Ancient building in Freiburg im Breisgau, Germany

The Martinstor (English Martin's Gate), a former town fortification on Kaiser-Joseph-Straße, is the older of the two gates of Freiburg im Breisgau, Germany, that have been preserved since medieval times. Both gates, the Martinstor and the Schwabentor, are located in the city centre. In medieval times the Martinstor was also known as Norsinger Tor.

== History ==
According to dendrochronological research the wooden beams date back to the year 1202; the gate was first given documentary evidence in 1238 as "Porta Sancti Martini" (Latin Gate of the Holy Martin). Over the centuries it has been reconstructed several times. At one time, it also served as a prison and it was said of its occupants that they had donned "The Cloak of Martin".

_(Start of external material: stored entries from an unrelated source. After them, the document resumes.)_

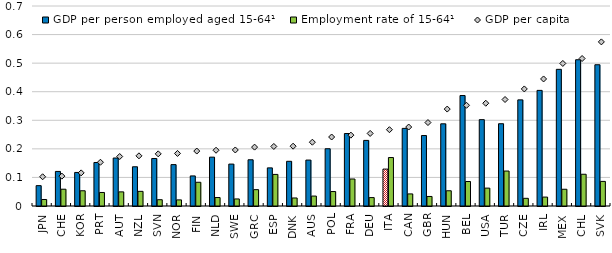
| Category | GDP per person employed aged 15-64¹ | Employment rate of 15-64¹ |
|---|---|---|
| JPN | 0.071 | 0.023 |
| CHE | 0.121 | 0.059 |
| KOR | 0.117 | 0.053 |
| PRT | 0.152 | 0.047 |
| AUT | 0.168 | 0.049 |
| NZL | 0.137 | 0.051 |
| SVN | 0.166 | 0.022 |
| NOR | 0.145 | 0.021 |
| FIN | 0.105 | 0.083 |
| NLD | 0.171 | 0.03 |
| SWE | 0.147 | 0.025 |
| GRC | 0.162 | 0.057 |
| ESP | 0.133 | 0.111 |
| DNK | 0.156 | 0.028 |
| AUS | 0.161 | 0.035 |
| POL | 0.2 | 0.051 |
| FRA | 0.254 | 0.095 |
| DEU | 0.23 | 0.029 |
| ITA | 0.129 | 0.17 |
| CAN | 0.272 | 0.042 |
| GBR | 0.247 | 0.033 |
| HUN | 0.288 | 0.053 |
| BEL | 0.387 | 0.086 |
| USA | 0.302 | 0.063 |
| TUR | 0.288 | 0.122 |
| CZE | 0.371 | 0.027 |
| IRL | 0.405 | 0.031 |
| MEX | 0.478 | 0.059 |
| CHL | 0.512 | 0.111 |
| SVK | 0.494 | 0.086 |

From the 17th century on the side of the gate facing the city was decorated with a picture of Martin of Tours. During this time, due to the construction and leveling of the suburbs by Sébastien Le Prestre de Vauban, the gate's link to the city was lost. Thus, Salzstraße served as the main access road from Höllental.
There have been numerous restorations of the picture, the most recent of which was in 1851 by Wilhelm Dürr. In 1968/69 the picture was removed. To date the local town council has still not been able to decide on a new image. As a result there remains a blank spot in honour of the conflicts between the Freiburg Civil Defence and the French Revolutionary Forces.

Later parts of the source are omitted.